My dad came to live with us for three years until he passed away at home. We had many wonderful memories with Pop, as my kids affectionately called him. During that time we also fought to recover from the great recession. Both Larry and I found and changed jobs, trying to recover financially, while providing as many opportunities as we possibly could for our two youngest kids. During this time my oldest son also got married, had a baby, joined the Army, was deployed to Iraq, had another baby, and then deployed to Afghanistan. My daughter entered second grade when we moved to Atlanta, and she is now a junior in high school and making her own plans for the future after high school (!) My youngest was just entering kindergarten, and he will move on to high school in 2020! I launched one business and then co-founded ReConnected To Life with Rachel. Larry went back to grad school and will get his masters degree in 2020. And of course, there is so much more. This is life.


"How did it get so late so soon? Its night before its afternoon. December is here before its June. My goodness how the time has flewn. How did it get so late so soon?" Dr. Seuss

So, what will this next year look like for you? How will you spend those 525,600 minutes? While it’s true that there are many things that will happen that are out of our control, there is certainly much that we can vision and plan. And cherish. My daughter is a dancer and goes to a performing arts school, so we see a lot of musicals and listen to a lot of Broadway productions. The first time I heard Seasons of Love from the Broadway musical Rent I fell in love. As I listened to it again today, I lost my shit. This song sums up our moments in living perfectly. How do you measure a life? I hope you will measure it in kindness, and compassion, both for others and for yourself, but most of all in love.
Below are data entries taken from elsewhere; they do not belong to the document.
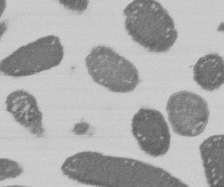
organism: E. coli
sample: Bacterial nucleoid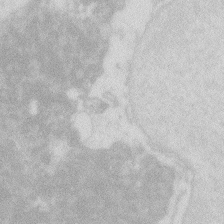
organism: Zebrafish
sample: Macrophage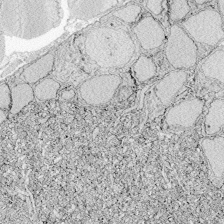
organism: Zebrafish
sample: Whole-Brain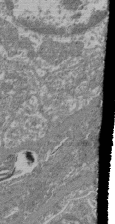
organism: Mouse
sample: Glomerulus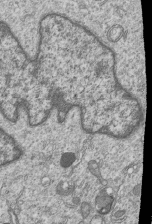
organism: Human
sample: MDA-MB-231 cells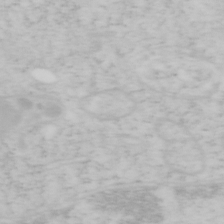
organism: Mouse
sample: OT-I killer T cells with ID8 ovarian cancer cells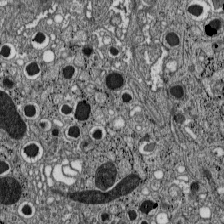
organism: C57BL Mouse
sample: Pancreatic islet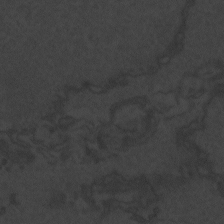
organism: Zebrafish
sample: Macrophage infected with Toxoplasma gondii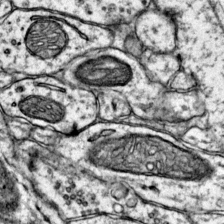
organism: Mouse
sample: Primary visual cortex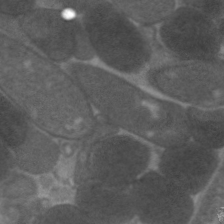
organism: C. elegans
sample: Pharynx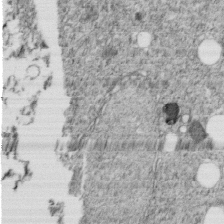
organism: C. elegans
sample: C. elegans embryo early stage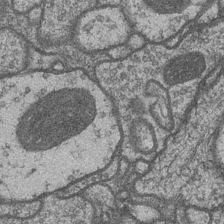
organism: Drosophila
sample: Optic medulla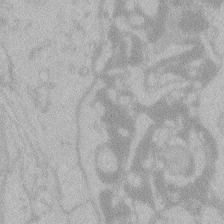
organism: Zebrafish
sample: Macrophage infected with Toxoplasma gondii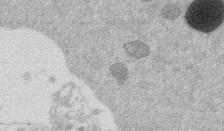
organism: Mouse
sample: Dividing mouse embryo 1 cell stage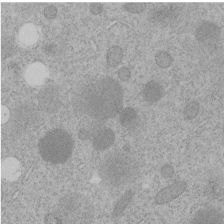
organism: C. elegans
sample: C. elegans embryo early stage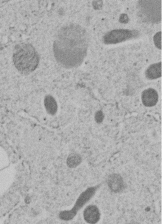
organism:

This past year, no, this past decade, has been a decade of self-love and self-care. I've redefined what self-love is and what self-care looks like for me. Becoming self-centered has been a twisty, turny journey. It's taken me a lot of time, reflection and work on myself to get to this point in my life. And, as I transition into this next phase of my life I have no doubt that the journey will continue.
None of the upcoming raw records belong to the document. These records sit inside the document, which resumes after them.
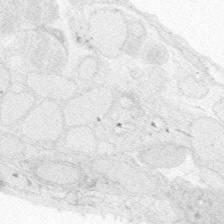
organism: Zebrafish
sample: Whole-Brain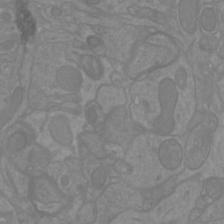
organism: Mouse
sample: Cortical neurons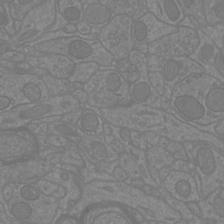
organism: Mouse
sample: Cortical neurons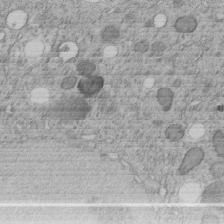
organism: C. elegans
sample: C. elegans embryo early stage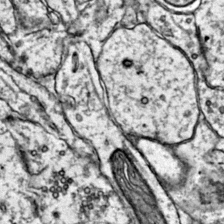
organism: Mouse
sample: Primary visual cortex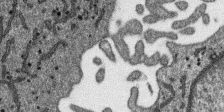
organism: Human
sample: Lung epithelial cells infected with SARS-CoV-2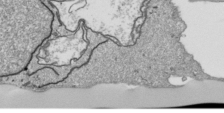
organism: Human
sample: Mitochondria in HCT116 cells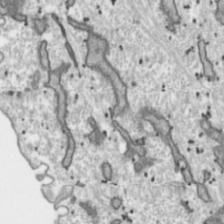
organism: Toxoplasma gondii
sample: Parasites in a vacuole inside a host cell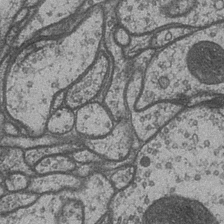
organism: Drosophila
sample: Optic medulla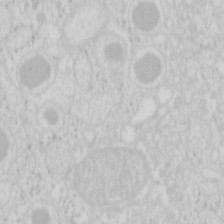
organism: Mouse
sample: Pancreas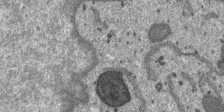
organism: Human
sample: Lung epithelial cells infected with SARS-CoV-2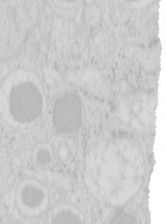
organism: Mouse
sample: Pancreas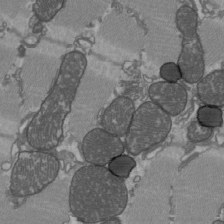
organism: C57BL Mouse
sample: Heart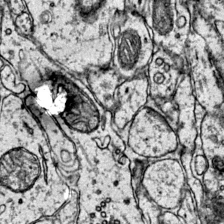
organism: Mouse
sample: Primary visual cortex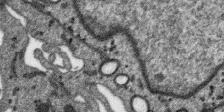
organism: Human
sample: Lung epithelial cells infected with SARS-CoV-2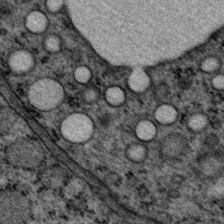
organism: P. pacificus
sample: Pharynx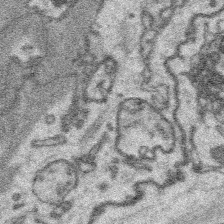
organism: Platynereis dumerilii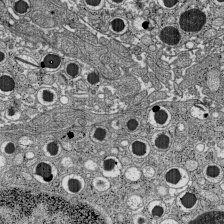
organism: C57BL Mouse
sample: Pancreatic islet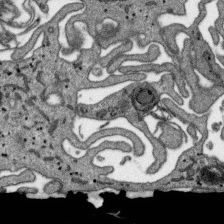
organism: Human
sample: Lung epithelial cells, uninfected (mock) control

So, back to my decade challenge and the photo to the right. This picture was taken a decade after the photo to the left, of our family on fall break. We spent the break in northern California visiting my brothers and their families. The photo was taken on a boat in San Francisco Bay. This trip was a decade in the making. The last time I had been back to northern California was before my youngest was born. I vowed we would get back for a visit. It took planning, visioning, hard work, saving, and sacrificing. But we did it! We took that trip!


This next year will begin to shape the next decade. So no matter the season we are in, we must continue to plan, imagine, grow, live, celebrate. And most of all, to love.